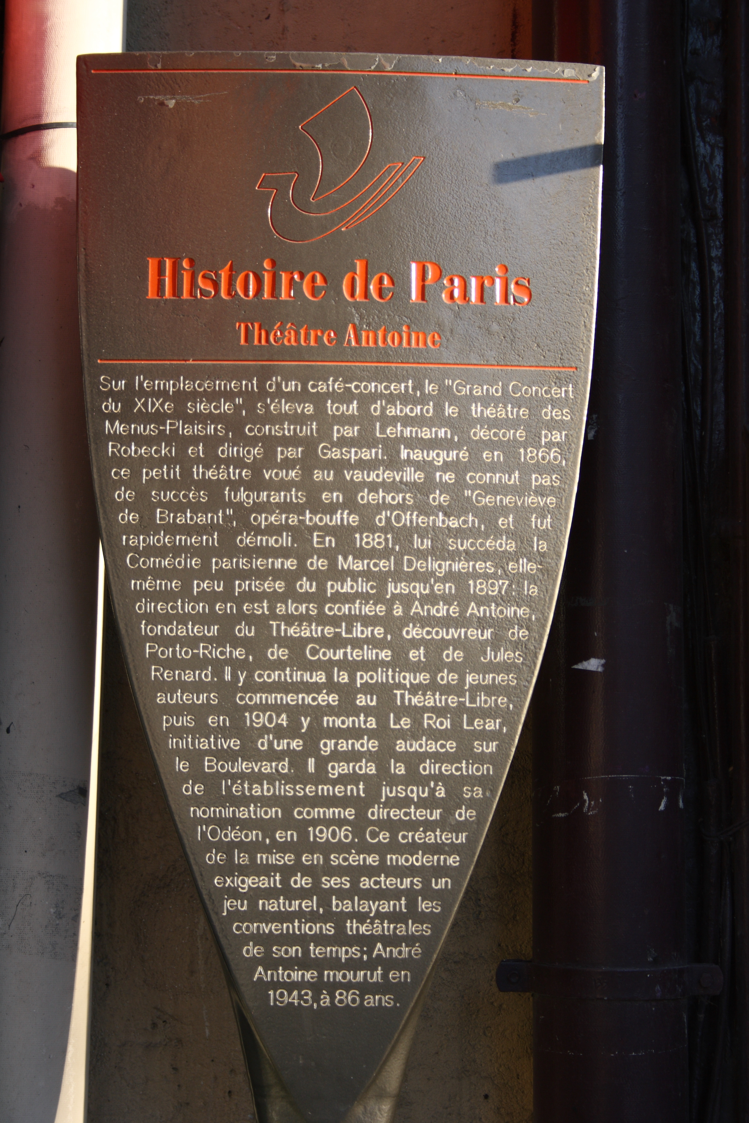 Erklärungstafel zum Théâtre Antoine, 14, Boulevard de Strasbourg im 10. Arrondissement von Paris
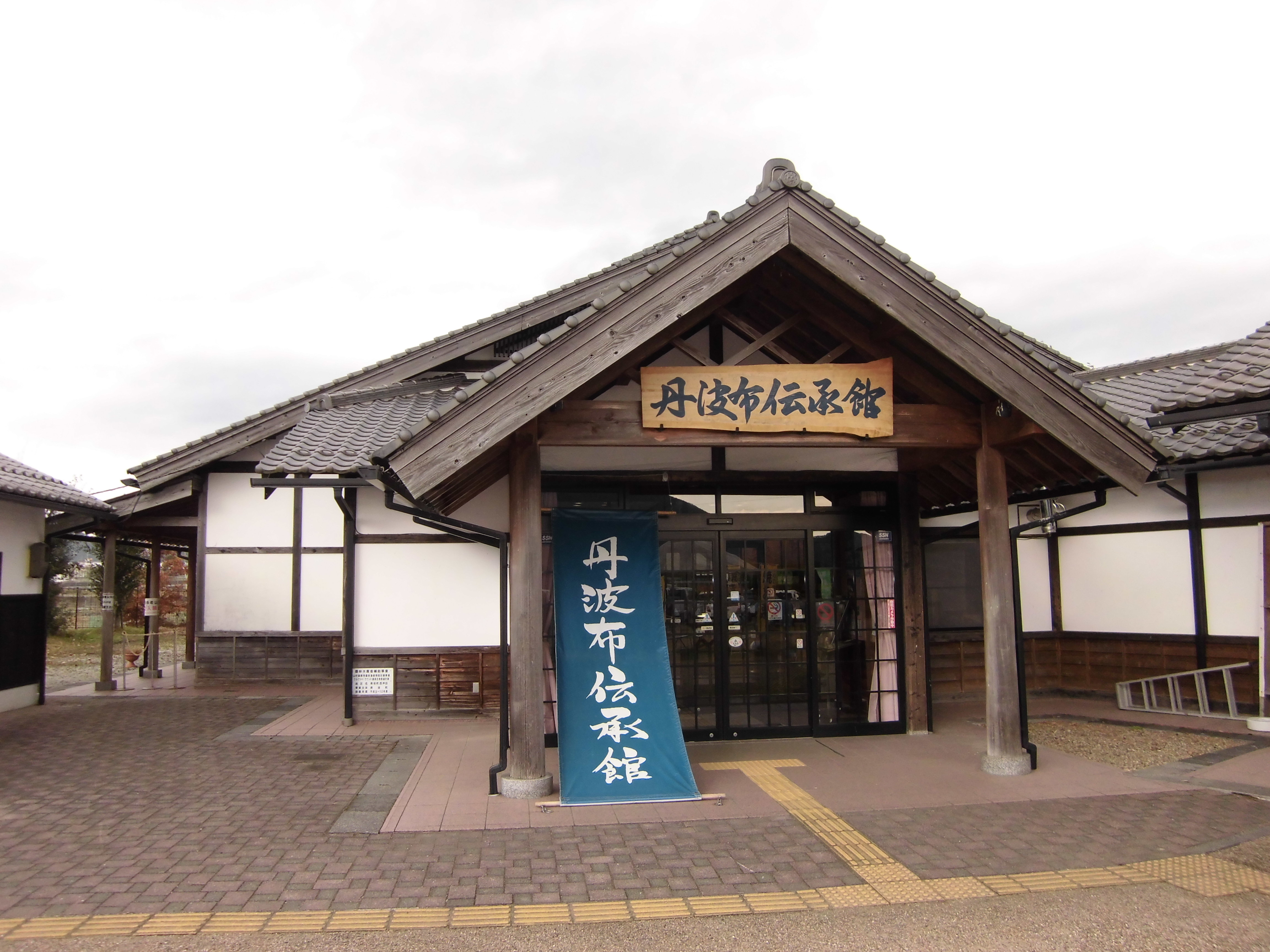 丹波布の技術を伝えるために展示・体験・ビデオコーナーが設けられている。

...

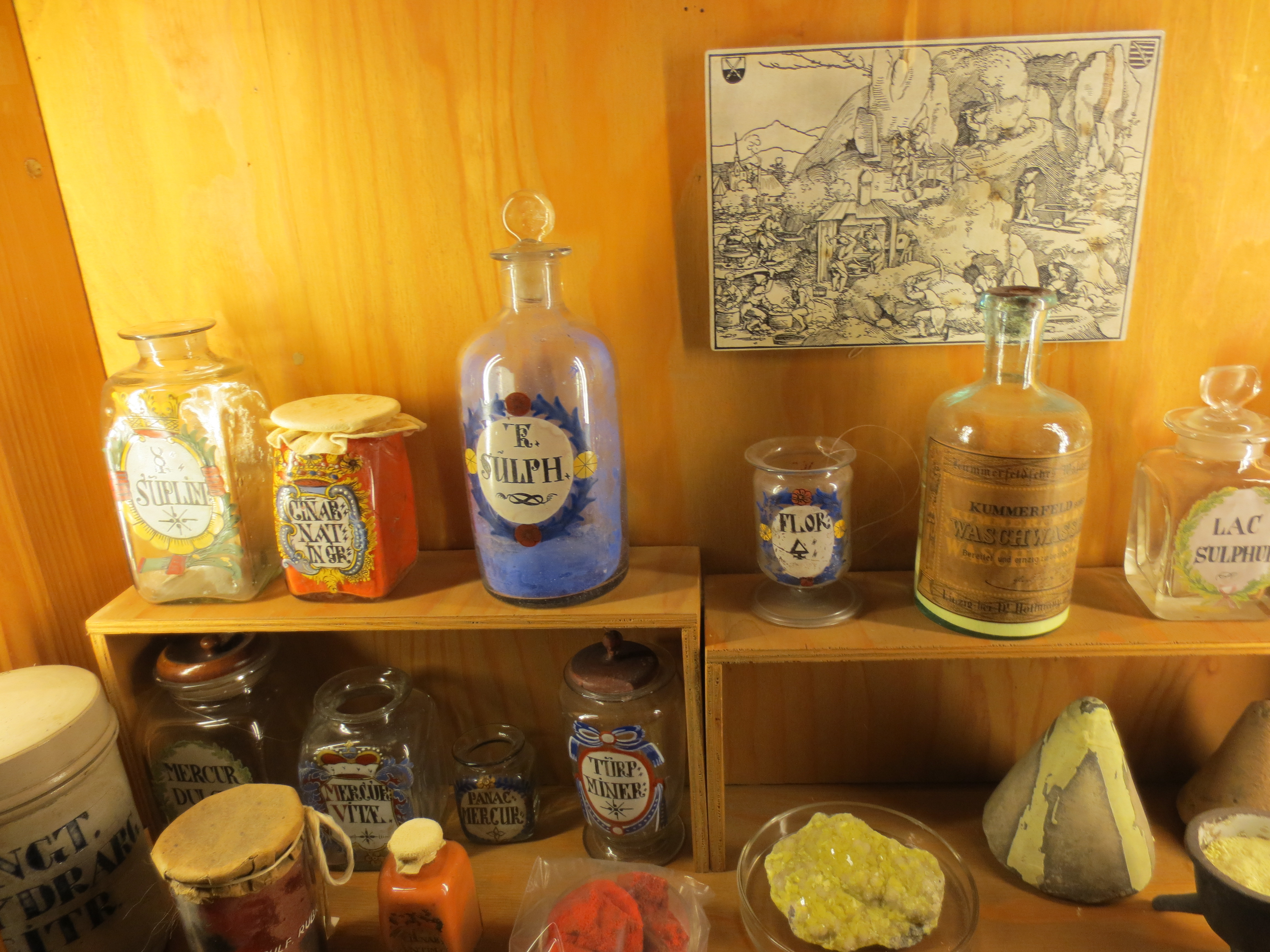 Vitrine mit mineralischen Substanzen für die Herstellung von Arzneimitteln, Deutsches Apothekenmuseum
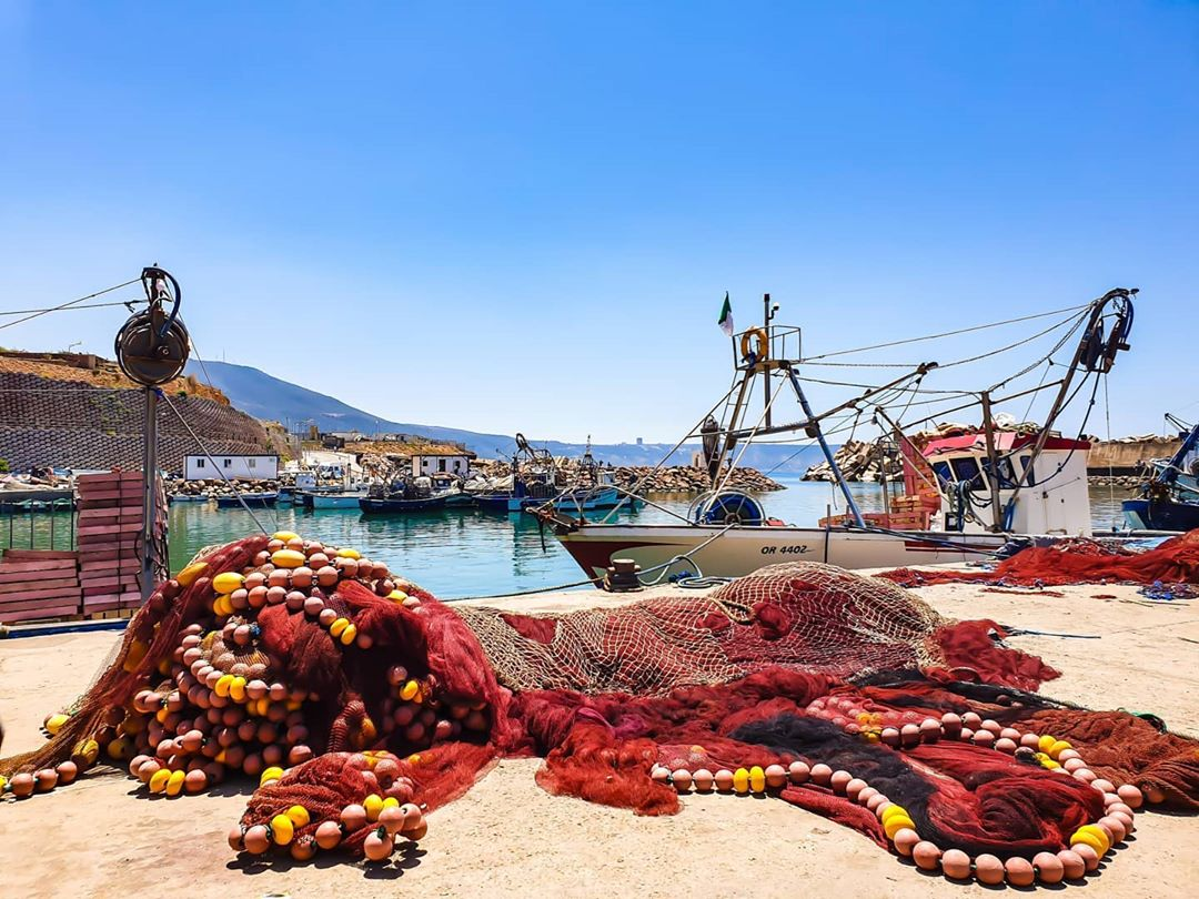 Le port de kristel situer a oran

Required action →
Using the entries above, write out exactly the lines from the one with "Erklärungstafel zum Théâtre" through the one with "丹波布の技術を伝えるために展示・体験・ビデオコーナーが設けられている。", ends included. Leave out any pictures.

Solution to the exercise →
 Erklärungstafel zum Théâtre Antoine, 14, Boulevard de Strasbourg im 10. Arrondissement von Paris
 丹波布の技術を伝えるために展示・体験・ビデオコーナーが設けられている。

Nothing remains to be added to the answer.